Floribusiness Blogs ‘Great news: the old legislation for employment will return in Ecuador’

‘Great news: the old legislation for employment will return in Ecuador’


Last Saturday afternoon, we went to a birthday party of a Dutch friend, who works with the United Nations in Quito. She’s responsible for the protection of refugees and is well connected at an international level.

While we were all standing around, enjoying a cool beer in the presence of several diplomats and influential officials, the topic of conversation soon went in the direction of Ecuador’s current political course, and what should be done at an economic level to get Ecuador back on track: reducing the state expenditures, reforming the legislation regarding employment contracts, attracting foreign capital, expanding the industrial sector and decreasing imports. Basically, all important economic problems were touched on.

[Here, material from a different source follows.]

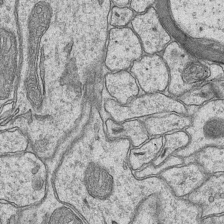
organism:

The weekend had only just come to an end, and the first reform affecting the floricultural industry was announced: as a result of a partial return of the old legislation, employees will be able to work six days per week again instead of five, as long as this fits in a 40-hour work week.

The current legislation says that every employee is entitled to 48 consecutive hours of rest. Since this was implemented a few years ago, hardly anyone has been working on Saturdays and Sundays in the flower sector. Now that the old legislation is going to be reinstalled, we can go back to working Mondays to Fridays from 7 a.m. until 3 p.m. (this includes a 1-hour lunch break), and Saturdays from 7 a.m. until 12 p.m. Great news, considering the dynamic nature of our trade.

It still leaves us waiting though, for a reform of the employment contracts. The standard in Ecuador used to be that an employee was given a trial period of three months when he was first hired, and if both parties were happy, that could be extended with one year and after that with another one year. After a maximum of two years, the contract automatically turned into a permanent contract.

But a few years ago, it was decided that those extensions were no longer allowed, which meant that a permanent contract automatically followed onto the 3-month trial period. This didn’t really help anyone. Unemployment is extremely high here. Many young people who studied abroad, are struggling to find a decent job when they return home.

Maybe our friend with the UN should have more than one birthday per year. Who knows what a bit of networking could lead to!